Notably, humans haven’t left the room — yet. In these early workflows, publishers still review and approve agent-negotiated deals before they schedule, and buyers still sign off on creative while agents validate the specs. That human checkpoint is real. It’s also, obviously, the first thing that gets optimized away as trust builds.

Why CTV is the first proving ground

It’s not an accident that connected TV is where this is being tested first. CTV is now 17.2% of US programmatic display spend in 2026 — big enough to matter, and structurally the most manual corner of programmatic.

Premium CTV runs on custom deals, content-adjacency requirements, and guaranteed delivery — coordination that today burns human hours across disconnected systems. As one operator put it, “when execution can’t keep pace with opportunity, inventory value is constrained not by demand but by the ability to make quick, consistent decisions.” That’s the tell: CTV’s ceiling isn’t demand, it’s execution friction. Formats like pause ads and interactive units are valuable and underused precisely because negotiating them by hand doesn’t scale.

Agents attack exactly that bottleneck — encoding a publisher’s business rules into an autonomous negotiator that applies them consistently, at machine speed, without a standing meeting. CTV has the most to gain because it had the most friction to remove.

The auction was automated in 2010. The deal is being automated in 2026. That’s a bigger change than it sounds — because the deal is where trust used to live.

The real story is the protocol, not the AI

Here’s the part most coverage skips. Two agents can’t negotiate unless they speak the same language. The durable shift isn’t that agents are smart — it’s that they’re converging on shared protocols to transact: ad-native ones like the Ad Context Protocol (AdCP), sitting on top of the general-purpose agent-interoperability layer the whole software industry is standardizing on (Model Context Protocol, Agent2Agent).

If that sounds familiar, it should. This is an OpenRTB moment. In 2010, a shared bid-request spec turned a mess of point-to-point integrations into an interoperable market — and whoever understood the protocol early shaped the decade that followed. Agent-to-agent trading is at the same inflection: the protocol that wins becomes the rails everything else runs on. Betting on the AI vendor is betting on a product.

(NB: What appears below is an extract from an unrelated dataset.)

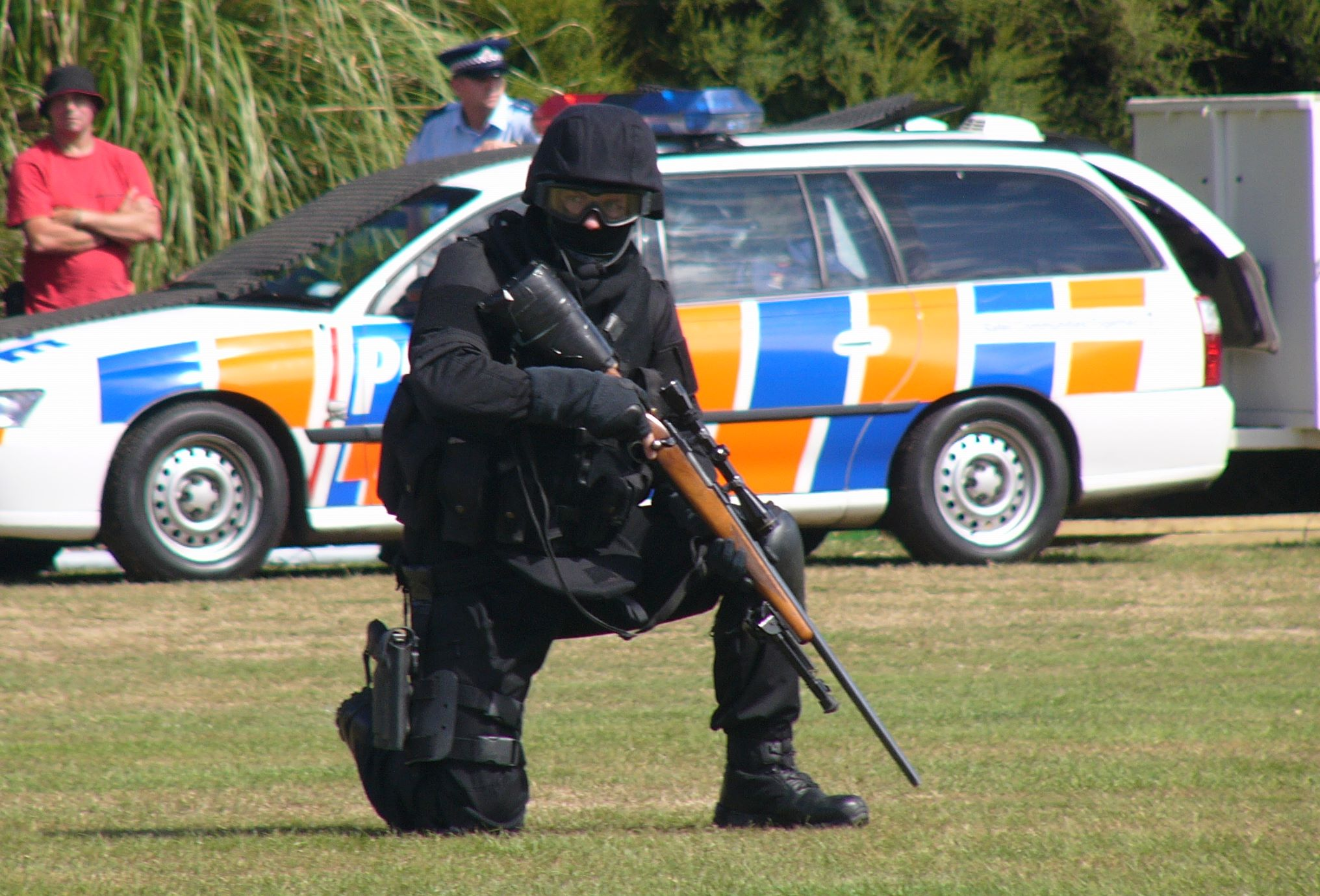 More Photos available at

Understanding the protocol is understanding the market.

The hard part: trust when both sides are machines

Automating the deal removes the human friction. It also removes the human judgment that used to sit in that friction — the account manager who knew a path looked wrong, the buyer who paused on a CPM that was too good to be true.

When a buyer agent negotiates with a seller agent, every question we raised in the agentic-buyers piece comes back doubled. There, the question was “is this traffic a real customer or a fraud bot?” Now it’s on both sides of the table at once:

  • Is the seller agent representing inventory that’s actually real, on the path it claims? (The supply-chain and schain 1.1 questions, now negotiated by a machine.)
  • Is the buyer agent who it says it is, acting for the advertiser it claims, with the intent it declares?
  • When two autonomous agents agree on a deal in milliseconds, who verified that either one was telling the truth?

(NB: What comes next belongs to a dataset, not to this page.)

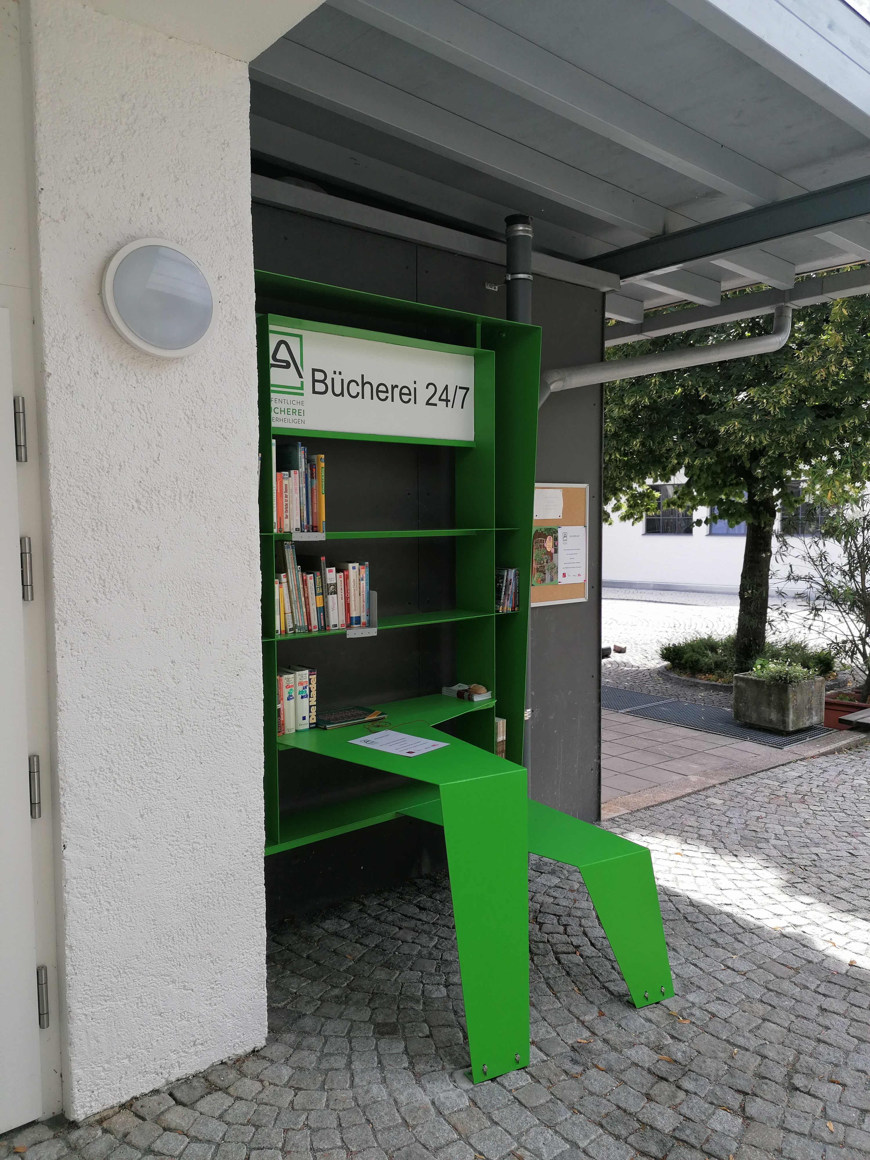 Leseplatz und öffentlicher Bücherschrank vor der Bücherei Innsbruck Allerheiligen

Human approval is the current answer, and it’s a good one — until volume makes it a rubber stamp. The moment agent-to-agent buying scales past what humans can meaningfully review, the trust has to move into the transaction itself: provenance, identity, and intent, checked in real time, not vouched for after the fact.

What to actually do

  1. Track the protocols, not just the tools. AdCP, MCP, Agent2Agent — the standard that wins is the rails for the next decade. Read them the way smart operators read OpenRTB in 2010.

  2. Start in CTV, where the friction-to-value ratio is highest. If you’re a publisher, the premium formats you under-monetize because they’re manual to sell are exactly where agentic buying pays off first.

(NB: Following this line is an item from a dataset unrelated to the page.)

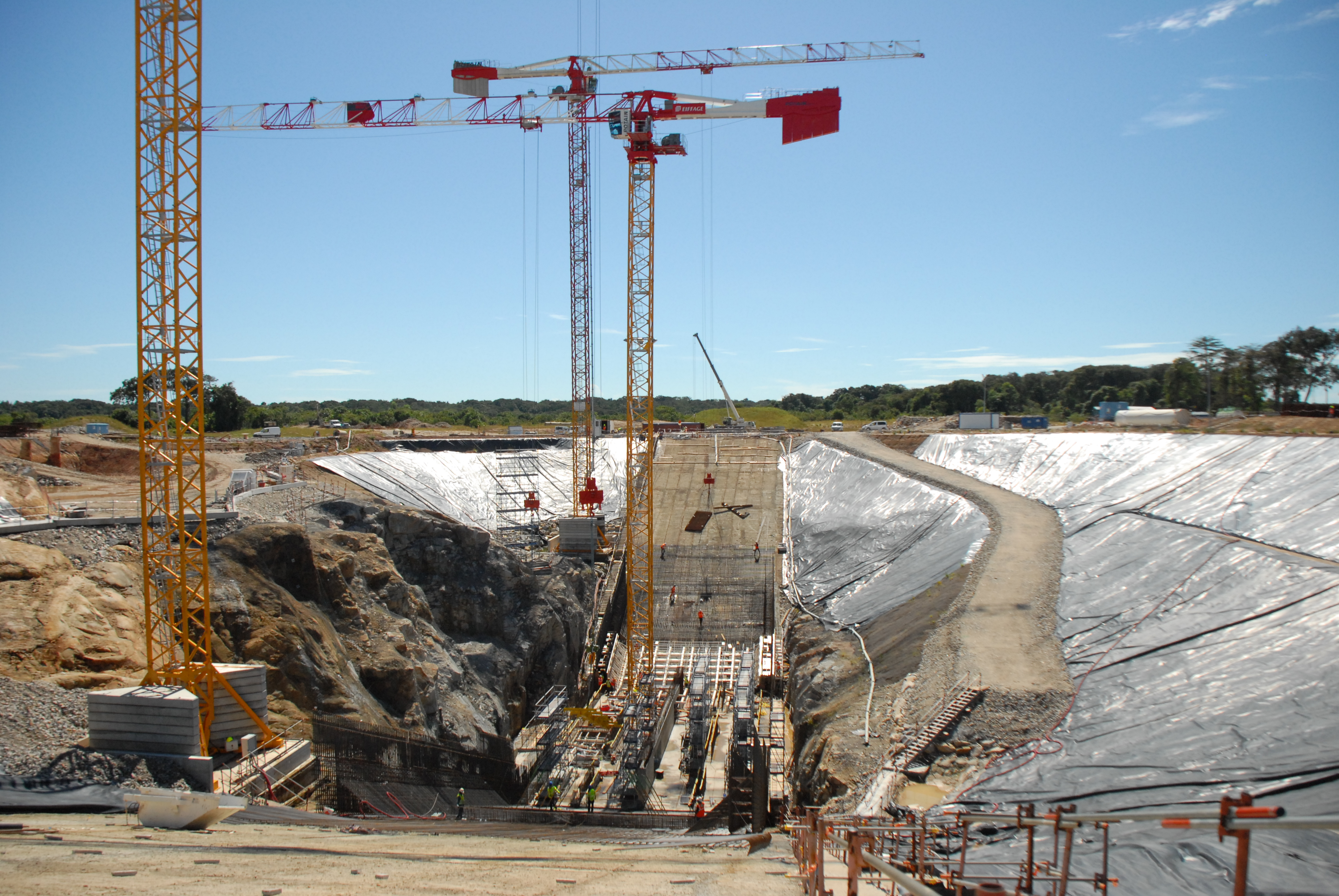 Chantier du pas de tir pour la fusée Ariane 6 dans la zone Ensemble de Lancement (ELA) 4, au Centre spatial guyanais à Kourou.

  3. Don’t let human approval become a rubber stamp. It’s the right control today. Design now for the day it can’t scale — which means verification that lives in the transaction, not in a person’s inbox.

  4. Assume the counterparty is a machine. Both sides of the deal are becoming autonomous. Any trust model that relies on “a person would have caught that” is already on borrowed time.

Someone has to be the neutral ground

Agent-to-agent buying is a real efficiency unlock, and CTV is the right place to prove it. But automating the deal doesn’t remove the need for trust — it relocates it. The judgment that used to live in human negotiation has to go somewhere, and “we’ll approve it manually” only holds until the volume it’s meant to enable arrives.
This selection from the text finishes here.